## Instructions for the task:
What you give back must match the data below character for character.

(Source records)
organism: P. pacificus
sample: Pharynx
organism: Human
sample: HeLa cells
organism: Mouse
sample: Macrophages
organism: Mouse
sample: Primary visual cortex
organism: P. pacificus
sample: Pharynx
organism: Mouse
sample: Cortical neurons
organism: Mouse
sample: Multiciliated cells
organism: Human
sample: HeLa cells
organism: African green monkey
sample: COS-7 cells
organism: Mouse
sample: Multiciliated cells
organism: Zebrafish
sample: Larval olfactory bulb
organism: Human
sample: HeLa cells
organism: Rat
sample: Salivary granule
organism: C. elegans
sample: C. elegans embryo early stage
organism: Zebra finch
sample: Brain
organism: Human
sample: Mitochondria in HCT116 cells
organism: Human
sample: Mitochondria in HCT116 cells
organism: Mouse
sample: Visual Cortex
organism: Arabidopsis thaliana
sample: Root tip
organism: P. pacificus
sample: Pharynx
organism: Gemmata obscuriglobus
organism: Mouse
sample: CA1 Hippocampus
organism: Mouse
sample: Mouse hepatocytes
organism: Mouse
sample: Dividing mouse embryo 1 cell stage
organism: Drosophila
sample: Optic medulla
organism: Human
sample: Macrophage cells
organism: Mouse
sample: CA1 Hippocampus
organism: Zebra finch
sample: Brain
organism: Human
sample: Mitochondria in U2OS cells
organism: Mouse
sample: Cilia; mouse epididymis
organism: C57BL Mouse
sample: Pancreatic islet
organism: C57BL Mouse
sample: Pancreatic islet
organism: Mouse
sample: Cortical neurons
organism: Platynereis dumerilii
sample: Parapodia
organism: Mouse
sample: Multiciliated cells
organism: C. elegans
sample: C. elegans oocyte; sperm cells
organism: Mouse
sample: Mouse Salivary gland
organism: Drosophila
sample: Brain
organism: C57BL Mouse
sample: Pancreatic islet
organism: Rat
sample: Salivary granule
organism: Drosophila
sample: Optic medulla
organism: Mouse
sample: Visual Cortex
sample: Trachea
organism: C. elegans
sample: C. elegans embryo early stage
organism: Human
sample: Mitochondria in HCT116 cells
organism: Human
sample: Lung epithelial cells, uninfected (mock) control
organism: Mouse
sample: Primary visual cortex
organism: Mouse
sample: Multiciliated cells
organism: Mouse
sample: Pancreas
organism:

## Task response:
organism: P. pacificus
sample: Pharynx
organism: Human
sample: HeLa cells
organism: Mouse
sample: Macrophages
organism: Mouse
sample: Primary visual cortex
organism: P. pacificus
sample: Pharynx
organism: Mouse
sample: Cortical neurons
organism: Mouse
sample: Multiciliated cells
organism: Human
sample: HeLa cells
organism: African green monkey
sample: COS-7 cells
organism: Mouse
sample: Multiciliated cells
organism: Zebrafish
sample: Larval olfactory bulb
organism: Human
sample: HeLa cells
organism: Rat
sample: Salivary granule
organism: C. elegans
sample: C. elegans embryo early stage
organism: Zebra finch
sample: Brain
organism: Human
sample: Mitochondria in HCT116 cells
organism: Human
sample: Mitochondria in HCT116 cells
organism: Mouse
sample: Visual Cortex
organism: Arabidopsis thaliana
sample: Root tip
organism: P. pacificus
sample: Pharynx
organism: Gemmata obscuriglobus
organism: Mouse
sample: CA1 Hippocampus
organism: Mouse
sample: Mouse hepatocytes
organism: Mouse
sample: Dividing mouse embryo 1 cell stage
organism: Drosophila
sample: Optic medulla
organism: Human
sample: Macrophage cells
organism: Mouse
sample: CA1 Hippocampus
organism: Zebra finch
sample: Brain
organism: Human
sample: Mitochondria in U2OS cells
organism: Mouse
sample: Cilia; mouse epididymis
organism: C57BL Mouse
sample: Pancreatic islet
organism: C57BL Mouse
sample: Pancreatic islet
organism: Mouse
sample: Cortical neurons
organism: Platynereis dumerilii
sample: Parapodia
organism: Mouse
sample: Multiciliated cells
organism: C. elegans
sample: C. elegans oocyte; sperm cells
organism: Mouse
sample: Mouse Salivary gland
organism: Drosophila
sample: Brain
organism: C57BL Mouse
sample: Pancreatic islet
organism: Rat
sample: Salivary granule
organism: Drosophila
sample: Optic medulla
organism: Mouse
sample: Visual Cortex
sample: Trachea
organism: C. elegans
sample: C. elegans embryo early stage
organism: Human
sample: Mitochondria in HCT116 cells
organism: Human
sample: Lung epithelial cells, uninfected (mock) control
organism: Mouse
sample: Primary visual cortex
organism: Mouse
sample: Multiciliated cells
organism: Mouse
sample: Pancreas
organism:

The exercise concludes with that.